After your training of adapters is done, check the folder `./nemo_experiments/FastPitch/`, you will find a folder with a timestamp as it's name. This folder name is the `version`, replace the version in the below cell with the version that your experiment generated.

In [None]:
# Replace `version` with the version in your experiment
version = "2022-10-12_19-29-21"
adapter_checkpoint_path = f"nemo_experiments/FastPitch/{version}/checkpoints/adapters.pt"
spec_gen_model.load_adapters(adapter_checkpoint_path, name=None, map_location='cpu')

In [None]:
spec_gen_model.freeze()
spec_gen_model.summarize()

To convert spectrogram to waveform we will need a vocoder.

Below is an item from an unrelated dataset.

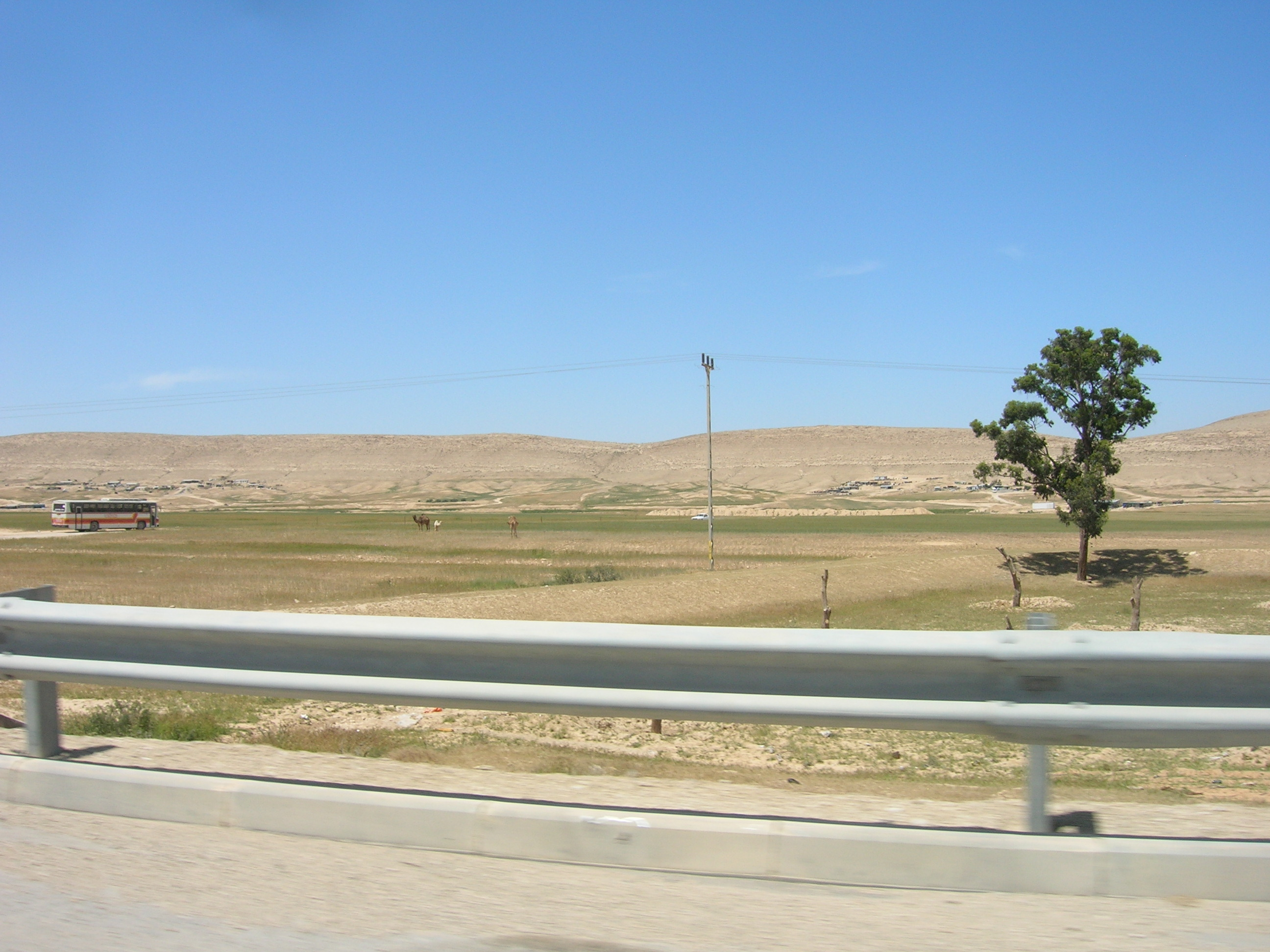 i042107 221 Negev

Let's load HiFiGAN vocoder.

In [None]:
pretrained_vocoder = "tts_en_hifitts_hifigan_ft_fastpitch"
vocoder = HifiGanModel.from_pretrained(pretrained_vocoder)

In [None]:
def infer(spec_gen_model, vocoder_model, str_input, speaker=None):
    """
    Synthesizes spectrogram and audio from a text string given a spectrogram synthesis and vocoder model.
    
    Args:
        spec_gen_model: Spectrogram generator model (FastPitch in our case)
        vocoder_model: Vocoder model (HiFiGAN in our case)
        str_input: Text input for the synthesis
        speaker: Speaker ID
    
    Returns:
        spectrogram and waveform of the synthesized audio.
    """
    spec_gen_model.cuda().eval()
    with torch.no_grad():
        parsed = spec_gen_model.parse(str_input)
        if speaker is not None:
            speaker = torch.tensor([speaker]).long().to(device=spec_gen_model.device)
        spectrogram = spec_gen_model.generate_spectrogram(tokens=parsed, speaker=speaker)
        audio = vocoder_model.convert_spectrogram_to_audio(spec=spectrogram)
        
    if spectrogram is not None:
        if isinstance(spectrogram, torch.Tensor):
            spectrogram = spectrogram.to('cpu').numpy()
        if len(spectrogram.shape) == 3:
            spectrogram = spectrogram[0]
    else:
        raise Exception("None value was generated for spectrogram")
    if isinstance(audio, torch.Tensor):
        audio = audio.to('cpu').numpy()
    return spectrogram, audio

In [None]:
# Let's load validation manifest for inference
val_manifest = list(json_reader('./val_manifest.json'))
for val_record in val_manifest:
    str_input = val_record['text_normalized']
    speaker_id = val_record['speaker']
    _, audio_adapter = infer(spec_gen_model, vocoder, str_input, speaker=speaker_id)
    
    print("Original Audio")
    ipd.display(ipd.Audio(val_record['audio_filepath'], rate=44100))
    print("Generated Audio with Adapter")
    ipd.display(ipd.Audio(audio_adapter, rate=44100))
    print("-------------")

**Note:** The quality of the generated audio may not be very good because for demo purposes we trained on <5mins of data, it is recommended to use 15-30mins of new user data.